Взметнулись ружья и пики, раздался яростный рев, прогремел одинокий выстрел, и двери Вестгейта захлопнулись. Толпа вокруг меня заколыхалась и заревела. Я увидел, как Ловелл вырвался из давки и ударил в дверь кулаком.

— Внутрь! — крикнул он, и мы с Большим Райсом и Мо начали пробиваться к нему, а в тяжелую дверь впились топоры. Люди вокруг меня орали, требуя, чтобы их пропустили вперед, кто-то пел «Песню о Хартии», кто-то стрелял по высоким окнам Вестгейта. Впереди в просветах между головами я видел взлетающие и опускающиеся топоры — полированное дерево разлеталось белыми щепками, и панель за панелью подавалась и падала.

— Внутрь! — Это опять кричал Ловелл, зажигая всех своим огнем. Трещали ружейные выстрелы, в воздухе остро пахло порохом. Звеня, сыпались оконные стекла — это пули попадали в цель. Мо пустил в ход кулаки, и головы перед нами стали редеть. Рванувшись вперед, он споткнулся о нижнюю ступеньку и упал, а я упал на него. Ругаясь, мы попытались встать. У меня над головой просвистело топорище. Увернувшись, я схватил Мо и потащил его за собой — дверь подалась, и Ловелл влетел внутрь, а за ним, валясь на паркетный пол, еще пятнадцать человек. Напор толпы опрокинул меня на спину, а рядом лежал Мо, прижатый к полу бегущими ногами. Мы старались подняться, но нас опрокидывали снова и снова — над нами неслась людская река, порожденная бешеным натиском толпы на площади, где тысячи выталкивали вперед сотни. На мгновение наступило затишье, и мы поднялись, но нас тут же оттеснил к дверям и сбросил с лестницы поток отступающих. В вестибюле гремели выстрелы. Визгливо кричали раненые. Я лежал на ступеньках, стараясь не потерять от боли сознание: тяжелые башмаки топтали мою голову и плечи. Кровь из пореза на лбу заливала мне глаза, я стер ее тыльной стороной руки и покатился по ступенькам, стараясь вырваться из леса ног, спастись от башмаков, которые обрушивались на меня, разбивали мне лицо, дробили мои пальцы на булыжнике. Я отполз в сторону, заметив, что толпа повернула назад к Вестгейту. Я видел, как они шли, плечом к плечу, размахивая вилами и кирками, видел язычки пламени, вырывавшиеся из их ружей и пистолетов. Это был второй яростный приступ, но мне удалось прижаться к стене под самыми окнами первого этажа — как раз в ту минуту, когда их ставни с треском распахнулись, открыв целящихся солдат. Толпа накатилась на эти окна, стреляя наугад, швыряя в них камни. Потом по рамам заколотили дубины, а из входа вырвался новый людской поток — кто-то шатался, кто-то полз на четвереньках, и почти все зажимали раны. И тут солдаты дали залп. Из окон приемной, сея смерть, вырвалось пламя и клубы дыма. Я увидел, как дрогнула толпа, — все пули попали в цель, слишком тесно были сомкнуты ряды. Люди падали, как колосья под косой, и в толпе вдруг появились узкие коридоры — до смертного часа я не забуду этих криков. И все же, заглушая шум, выстрелы, вопли раненых и умирающих, из вестибюля до меня донесся голос Джека Ловелла, и я повернулся. Стирая с глаз кровь, я вскарабкался вверх по ступенькам.
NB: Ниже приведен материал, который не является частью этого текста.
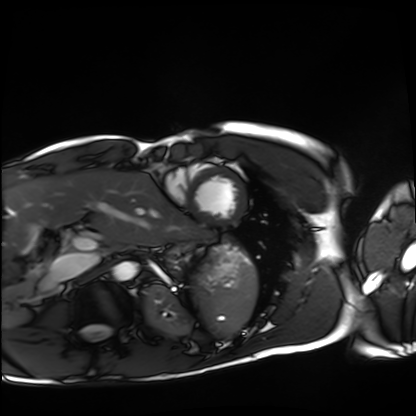
Clinical context:
Cardiac MRI. Subject group: healthy volunteer.

У входа в Вестгейт — кровь, брошенное оружие; раненые и убитые в нелепых позах валяются на полу. Солдаты и чартисты выкрикивают команды, заглушая стоны раненых. Ружейные выстрелы гулко отдаются под потолком, воздух полон порохового дыма.

— Ломайте дверь, молодцы! — гремит Ловелл. — Ломайте дверь, и победа за нами! — И я бегу на его крик, перепрыгивая через распростертые тела.

За поворотом коридора я наталкиваюсь на людскую стену. Дальше — дверь приемной, в которой засели солдаты. Если мы сможем ворваться туда, все решит наше численное превосходство. И снова стучат топоры, снова летят щепки.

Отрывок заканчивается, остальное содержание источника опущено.